Description of the task: An exact copy of all the data is required, with pictures left out.

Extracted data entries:

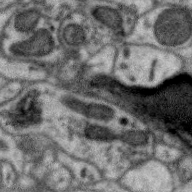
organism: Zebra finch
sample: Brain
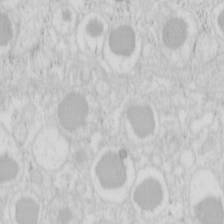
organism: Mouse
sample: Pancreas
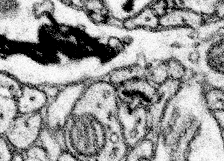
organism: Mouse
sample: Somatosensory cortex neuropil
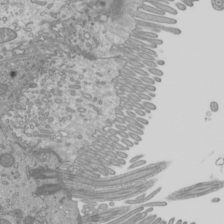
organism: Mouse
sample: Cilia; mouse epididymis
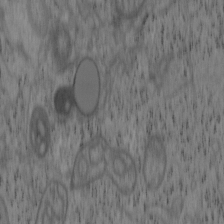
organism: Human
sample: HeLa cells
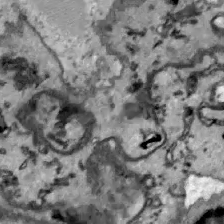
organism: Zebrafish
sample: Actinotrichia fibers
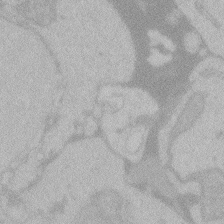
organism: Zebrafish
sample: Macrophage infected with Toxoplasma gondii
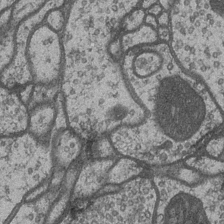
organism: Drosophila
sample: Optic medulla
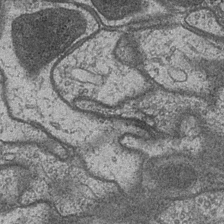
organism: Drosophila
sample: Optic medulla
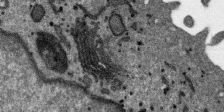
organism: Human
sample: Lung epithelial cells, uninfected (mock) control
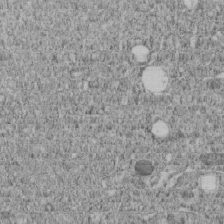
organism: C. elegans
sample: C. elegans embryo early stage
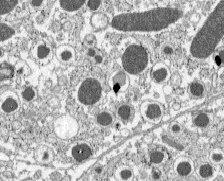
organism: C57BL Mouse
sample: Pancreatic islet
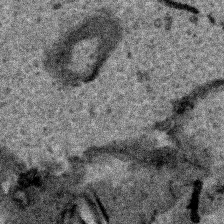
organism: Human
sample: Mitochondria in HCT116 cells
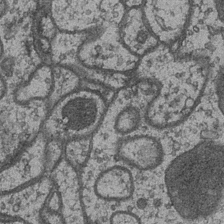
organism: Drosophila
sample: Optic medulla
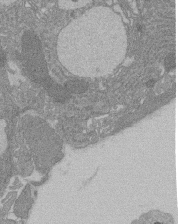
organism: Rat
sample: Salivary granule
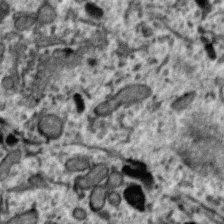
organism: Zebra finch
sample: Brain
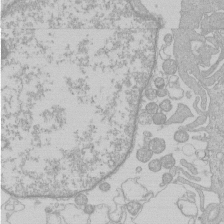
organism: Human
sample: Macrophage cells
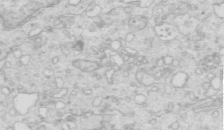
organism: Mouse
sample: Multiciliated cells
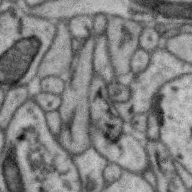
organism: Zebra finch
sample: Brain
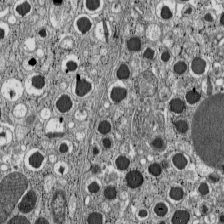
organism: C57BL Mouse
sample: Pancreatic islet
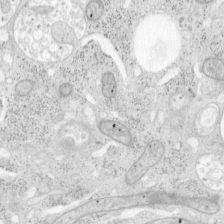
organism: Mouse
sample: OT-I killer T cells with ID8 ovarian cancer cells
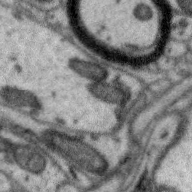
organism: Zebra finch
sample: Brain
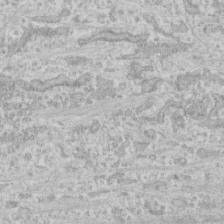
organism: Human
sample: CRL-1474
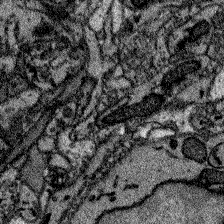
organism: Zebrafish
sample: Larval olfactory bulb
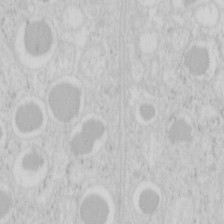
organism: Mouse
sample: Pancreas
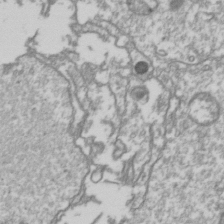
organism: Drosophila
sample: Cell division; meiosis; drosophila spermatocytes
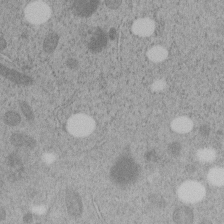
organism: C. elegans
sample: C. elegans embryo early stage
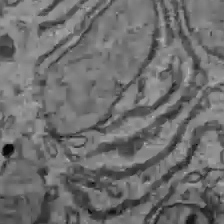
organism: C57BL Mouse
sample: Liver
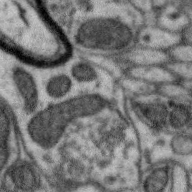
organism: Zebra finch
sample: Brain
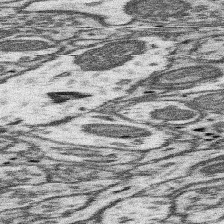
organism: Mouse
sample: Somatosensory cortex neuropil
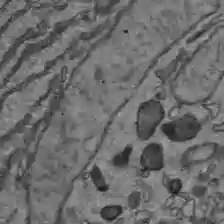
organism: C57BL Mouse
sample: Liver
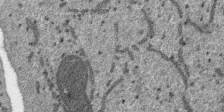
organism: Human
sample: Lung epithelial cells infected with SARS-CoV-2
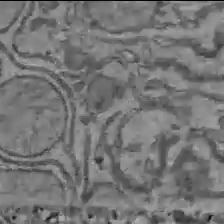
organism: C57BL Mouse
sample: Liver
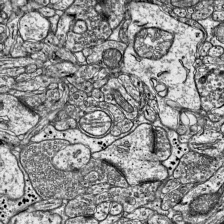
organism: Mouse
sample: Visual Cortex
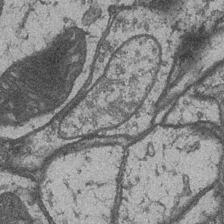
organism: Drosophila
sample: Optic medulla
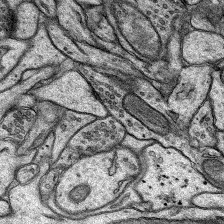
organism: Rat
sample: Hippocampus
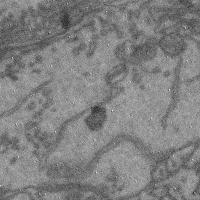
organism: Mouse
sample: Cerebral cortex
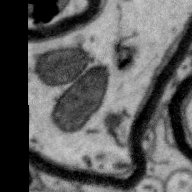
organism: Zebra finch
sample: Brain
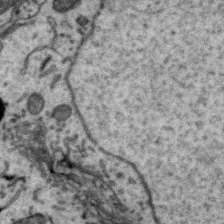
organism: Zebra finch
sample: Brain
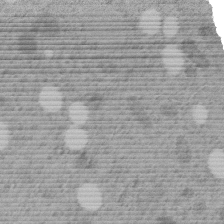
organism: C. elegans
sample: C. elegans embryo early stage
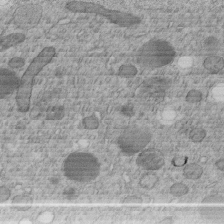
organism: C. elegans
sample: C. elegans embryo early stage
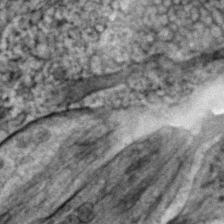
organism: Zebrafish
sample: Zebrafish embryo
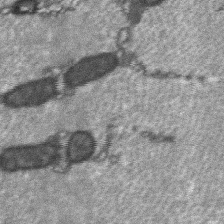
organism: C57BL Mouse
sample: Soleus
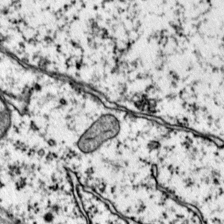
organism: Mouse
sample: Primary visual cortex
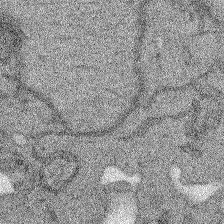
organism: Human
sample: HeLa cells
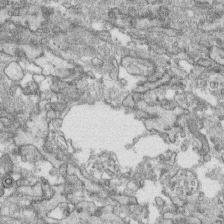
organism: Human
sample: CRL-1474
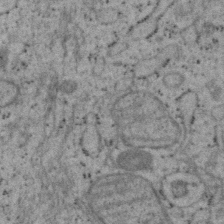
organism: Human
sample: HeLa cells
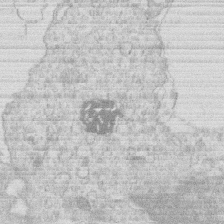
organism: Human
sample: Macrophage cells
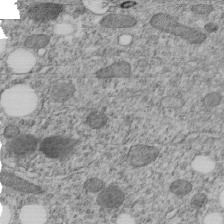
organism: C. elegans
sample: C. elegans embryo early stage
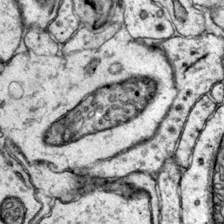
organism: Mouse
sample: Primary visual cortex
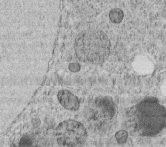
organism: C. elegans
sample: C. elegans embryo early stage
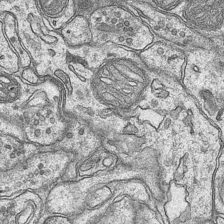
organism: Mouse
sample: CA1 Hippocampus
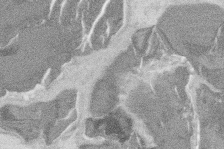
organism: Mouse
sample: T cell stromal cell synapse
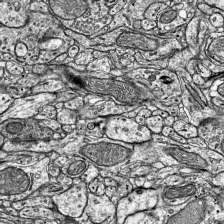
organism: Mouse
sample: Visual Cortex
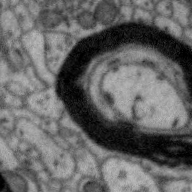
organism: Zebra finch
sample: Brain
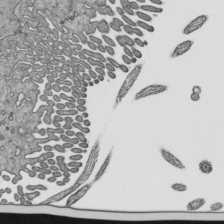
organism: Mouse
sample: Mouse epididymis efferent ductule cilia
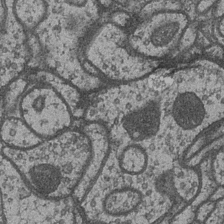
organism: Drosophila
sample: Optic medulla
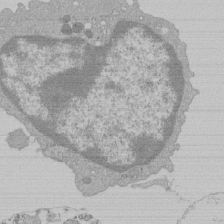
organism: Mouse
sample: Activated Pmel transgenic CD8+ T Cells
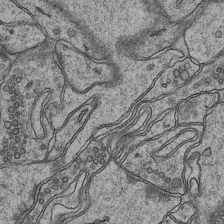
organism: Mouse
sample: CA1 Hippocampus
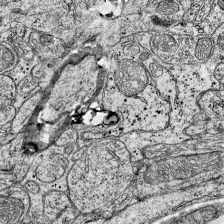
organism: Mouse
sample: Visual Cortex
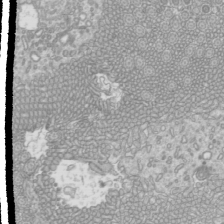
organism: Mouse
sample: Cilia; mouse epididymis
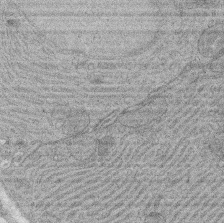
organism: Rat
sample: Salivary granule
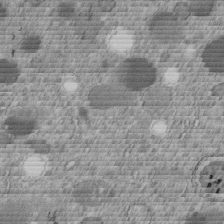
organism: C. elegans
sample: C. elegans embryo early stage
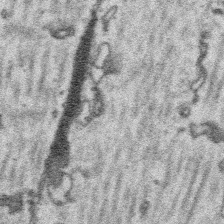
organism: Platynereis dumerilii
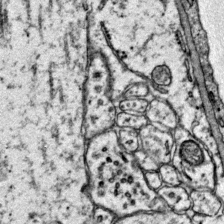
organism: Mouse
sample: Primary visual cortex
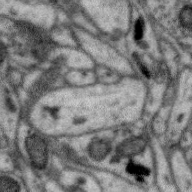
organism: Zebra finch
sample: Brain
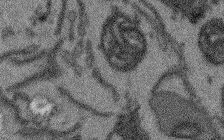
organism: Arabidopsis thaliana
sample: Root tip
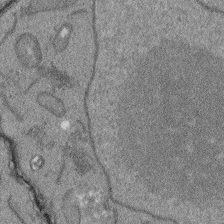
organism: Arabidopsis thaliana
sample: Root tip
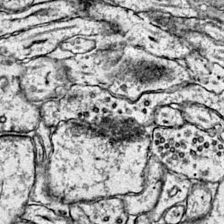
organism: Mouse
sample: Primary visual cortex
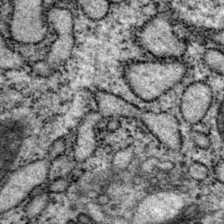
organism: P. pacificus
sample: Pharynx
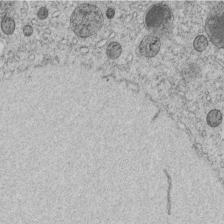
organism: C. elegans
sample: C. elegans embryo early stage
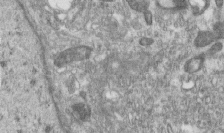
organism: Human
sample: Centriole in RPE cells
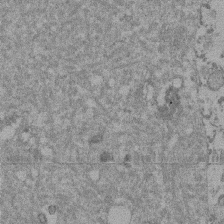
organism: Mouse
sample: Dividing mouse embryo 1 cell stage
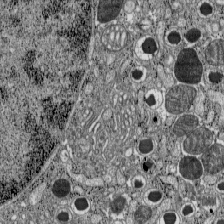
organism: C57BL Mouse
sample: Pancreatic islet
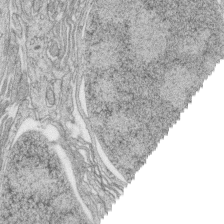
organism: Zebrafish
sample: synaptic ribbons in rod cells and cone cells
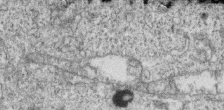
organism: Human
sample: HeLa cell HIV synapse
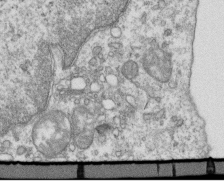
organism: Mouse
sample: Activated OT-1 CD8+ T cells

Output below:
organism: Zebra finch
sample: Brain
organism: Mouse
sample: Pancreas
organism: Mouse
sample: Somatosensory cortex neuropil
organism: Mouse
sample: Cilia; mouse epididymis
organism: Human
sample: HeLa cells
organism: Zebrafish
sample: Actinotrichia fibers
organism: Zebrafish
sample: Macrophage infected with Toxoplasma gondii
organism: Drosophila
sample: Optic medulla
organism: Drosophila
sample: Optic medulla
organism: Human
sample: Lung epithelial cells, uninfected (mock) control
organism: C. elegans
sample: C. elegans embryo early stage
organism: C57BL Mouse
sample: Pancreatic islet
organism: Human
sample: Mitochondria in HCT116 cells
organism: Drosophila
sample: Optic medulla
organism: Rat
sample: Salivary granule
organism: Zebra finch
sample: Brain
organism: Human
sample: Macrophage cells
organism: Mouse
sample: Multiciliated cells
organism: Zebra finch
sample: Brain
organism: C57BL Mouse
sample: Pancreatic islet
organism: Mouse
sample: OT-I killer T cells with ID8 ovarian cancer cells
organism: Zebra finch
sample: Brain
organism: Human
sample: CRL-1474
organism: Zebrafish
sample: Larval olfactory bulb
organism: Mouse
sample: Pancreas
organism: Drosophila
sample: Cell division; meiosis; drosophila spermatocytes
organism: C. elegans
sample: C. elegans embryo early stage
organism: C57BL Mouse
sample: Liver
organism: Zebra finch
sample: Brain
organism: Mouse
sample: Somatosensory cortex neuropil
organism: C57BL Mouse
sample: Liver
organism: Human
sample: Lung epithelial cells infected with SARS-CoV-2
organism: C57BL Mouse
sample: Liver
organism: Mouse
sample: Visual Cortex
organism: Drosophila
sample: Optic medulla
organism: Rat
sample: Hippocampus
organism: Mouse
sample: Cerebral cortex
organism: Zebra finch
sample: Brain
organism: Zebra finch
sample: Brain
organism: C. elegans
sample: C. elegans embryo early stage
organism: C. elegans
sample: C. elegans embryo early stage
organism: Zebrafish
sample: Zebrafish embryo
organism: C57BL Mouse
sample: Soleus
organism: Mouse
sample: Primary visual cortex
organism: Human
sample: HeLa cells
organism: Human
sample: CRL-1474
organism: Human
sample: HeLa cells
organism: Human
sample: Macrophage cells
organism: C. elegans
sample: C. elegans embryo early stage
organism: Mouse
sample: Primary visual cortex
organism: C. elegans
sample: C. elegans embryo early stage
organism: Mouse
sample: CA1 Hippocampus
organism: Mouse
sample: T cell stromal cell synapse
organism: Mouse
sample: Visual Cortex
organism: Zebra finch
sample: Brain
organism: Mouse
sample: Mouse epididymis efferent ductule cilia
organism: Drosophila
sample: Optic medulla
organism: Mouse
sample: Activated Pmel transgenic CD8+ T Cells
organism: Mouse
sample: CA1 Hippocampus
organism: Mouse
sample: Visual Cortex
organism: Mouse
sample: Cilia; mouse epididymis
organism: Rat
sample: Salivary granule
organism: C. elegans
sample: C. elegans embryo early stage
organism: Platynereis dumerilii
organism: Mouse
sample: Primary visual cortex
organism: Zebra finch
sample: Brain
organism: Arabidopsis thaliana
sample: Root tip
organism: Arabidopsis thaliana
sample: Root tip
organism: Mouse
sample: Primary visual cortex
organism: P. pacificus
sample: Pharynx
organism: C. elegans
sample: C. elegans embryo early stage
organism: Human
sample: Centriole in RPE cells
organism: Mouse
sample: Dividing mouse embryo 1 cell stage
organism: C57BL Mouse
sample: Pancreatic islet
organism: Zebrafish
sample: synaptic ribbons in rod cells and cone cells
organism: Human
sample: HeLa cell HIV synapse
organism: Mouse
sample: Activated OT-1 CD8+ T cells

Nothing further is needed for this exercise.